Un spectacle sur fond de musique
Aya Nakamura est d’ailleurs l’un de ses thèmes phare. Il prend le temps de décrypter les paroles pour les expliquer aux nombreuses personnes qui ne les comprendraient pas encore, tout en insistant sur toute la symbolique de sa performance : faire danser la garde nationale sur Djadja, tout en reprenant du Charles Aznavour et faisant taire ses détracteurs avec un choix de paroles bien senties : « Je ferais mieux d’aller choisir mon vocabulaire / Pour te plaire / Dans la langue de Molière » Il en profite également pour mettre quelques piques aux racistes et autres réacs, mais aussi aux descendant-es de l’immigration, comme lui, avec ses origines camerounaises. Ne se moque-t-il pas de celles et ceux qui menacent de « rentrer chez eux », alors que la culture dans laquelle ils et elles baignent n’a rien à voir avec celle du pays d’origine de leurs parents ? Avec son humour, il présente un panel large et tape – gentiment – sur tout le monde, et une grande force d’autodérision. Pour preuve, un passage marquant sur un toucher rectal qu’il a subi récemment…
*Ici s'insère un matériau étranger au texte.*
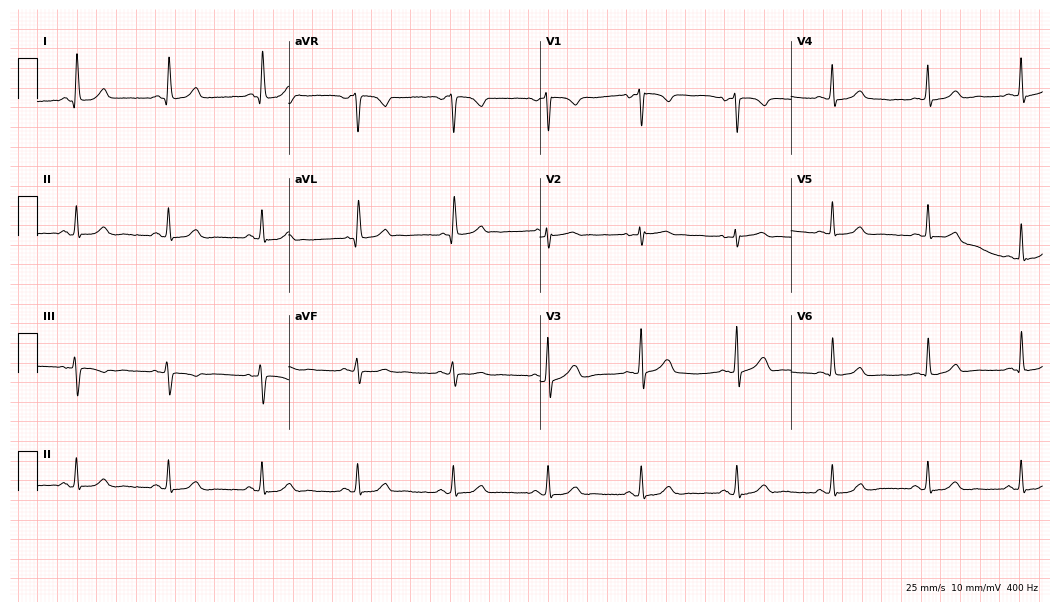
ECG — a 40-year-old female patient. Labelled as a normal ECG.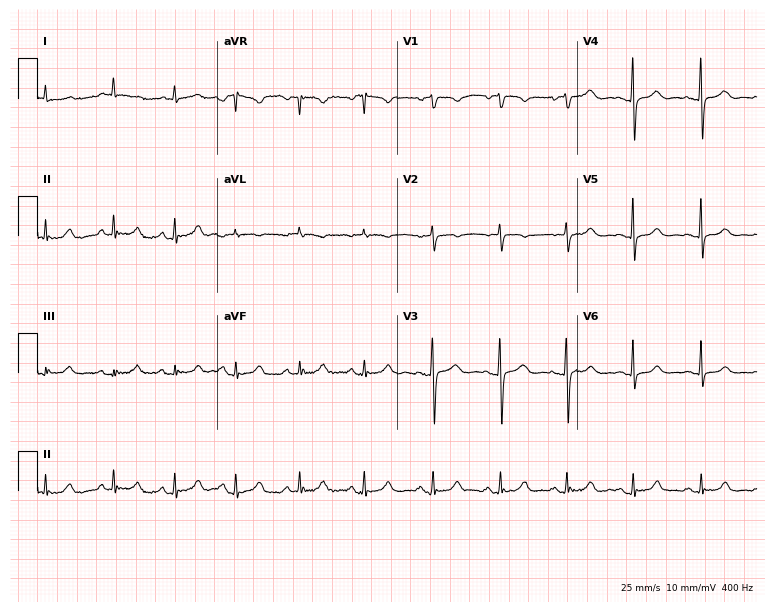
Electrocardiogram (7.3-second recording at 400 Hz), a woman, 83 years old. Of the six screened findings (first-degree AV block, right bundle branch block, left bundle branch block, sinus bradycardia, atrial fibrillation, sinus tachycardia), none is recorded. Other findings, if any, are not listed.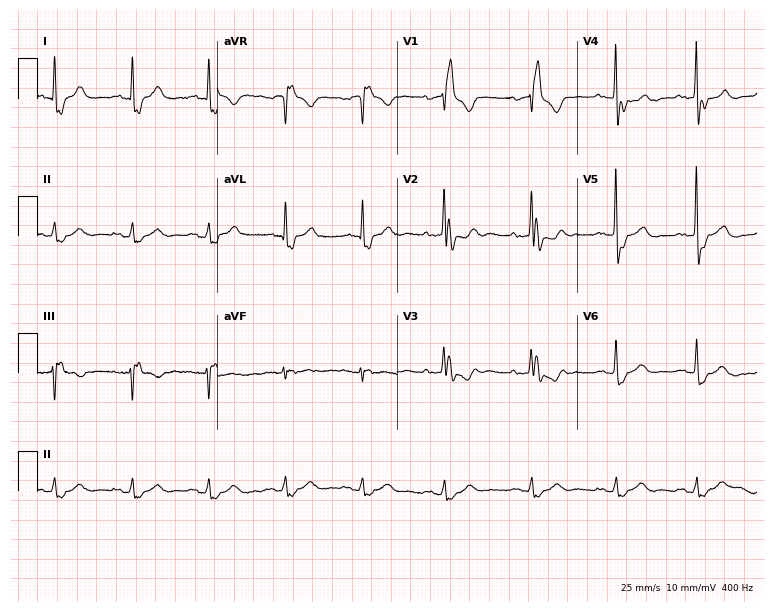
Resting 12-lead electrocardiogram (7.3-second recording at 400 Hz). Patient: a man, 74 years old. The tracing shows right bundle branch block.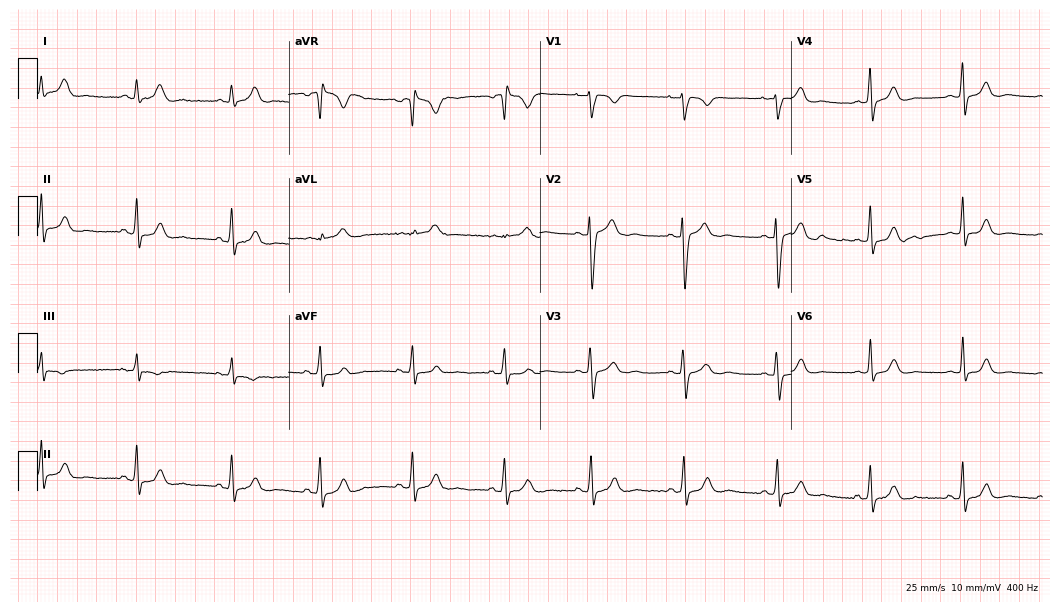
Electrocardiogram, a female, 29 years old. Of the six screened findings (first-degree AV block, right bundle branch block (RBBB), left bundle branch block (LBBB), sinus bradycardia, atrial fibrillation (AF), sinus tachycardia), none is recorded. Findings outside these six are not listed.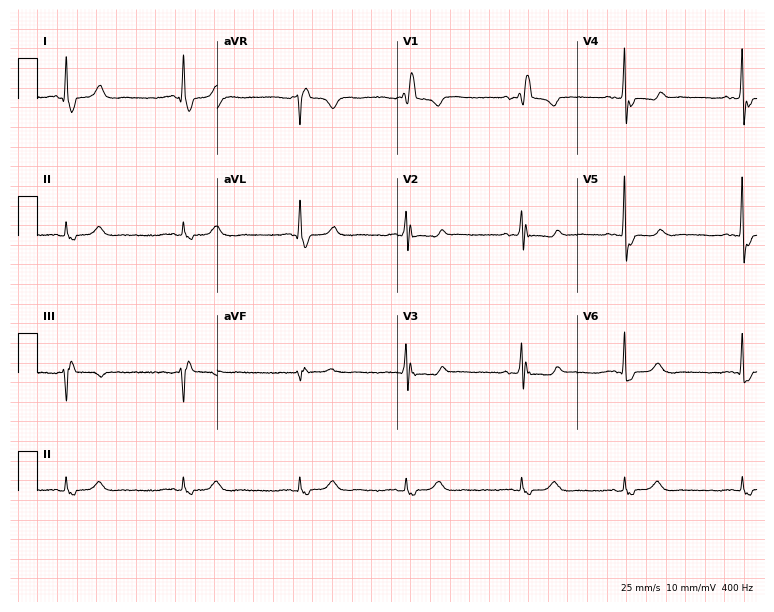
Resting 12-lead electrocardiogram. Patient: a 71-year-old female. The tracing shows right bundle branch block.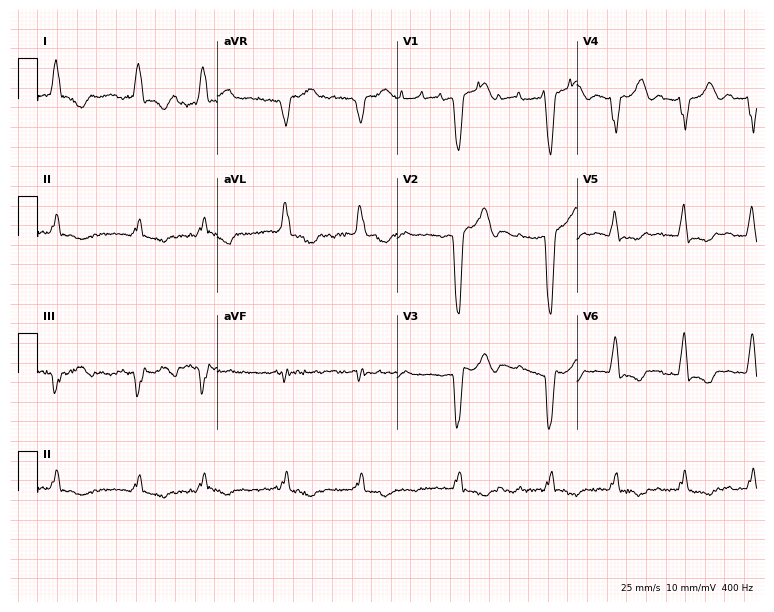
12-lead ECG from a woman, 78 years old. Findings include left bundle branch block, atrial fibrillation.

Sur la forme, Donel Jacks’man intègre aussi beaucoup de musique dans son spectacle. Pourtant, rien n’est diffusé ni joué. L’humoriste chante, avec toutes ses maladresses et sa méconnaissance de certaines paroles. Mais qu’importe, la musique est avant tout affaire de vibrations, clame-t-il ! Il nous partage son amour pour les musiques traditionnelles indiennes ou arabes, Michael Jackson, Aya Nakamura bien évidemment, ou encore Julien Doré, et sa manie de « tout rendre sexy », même la Pat’Patrouille ! Un sketch particulièrement marquant qui lui a valu de nombreux applaudissements nourris, comme celui sur Aya Nakamura d’ailleurs. Son jeu de comédien s’est affiné depuis ses premiers passages télé, sa diction améliorée – c’était l’un des reproches que lui faisait Laurent Ruquier à l’époque. Il semble avoir trouvé son rythme et son ton, avec des propos toujours directs mais amenés avec plus de finesse.
Une évolution bienvenue
S’il réussit aussi bien à combler son public, c’est aussi parce que lui a évolué dans sa mentalité : il est plus nuancé, car confronté aussi au succès et à l’argent. Il voit l’autre revers de la médaille et comprend les choses autrement, se montrant moins catégorique. Il évoque ainsi celles et ceux qui votent pour l’extrême droite : bien qu’il ne cautionne pas la démarche, il la comprend, pour autant qu’elle ne soit pas basée sur des idées purement racistes. Tout cela lui permet de mieux faire passer ses vannes, avec un humour d’autant plus percutant que rien n’est gratuit, et bien documenté, avec des références précises, sans en fait trop non plus. On aura tout de même un regret à lui adresser : un spectacle peut-être un peu court, qui n’aurait pas souffert d’un petit quart d’heure supplémentaire !
Fabien Imhof
Infos pratiques :
Arrêtez ça !, de Donel Jacks’man, le 22 janvier 2026 à la salle du Lignon.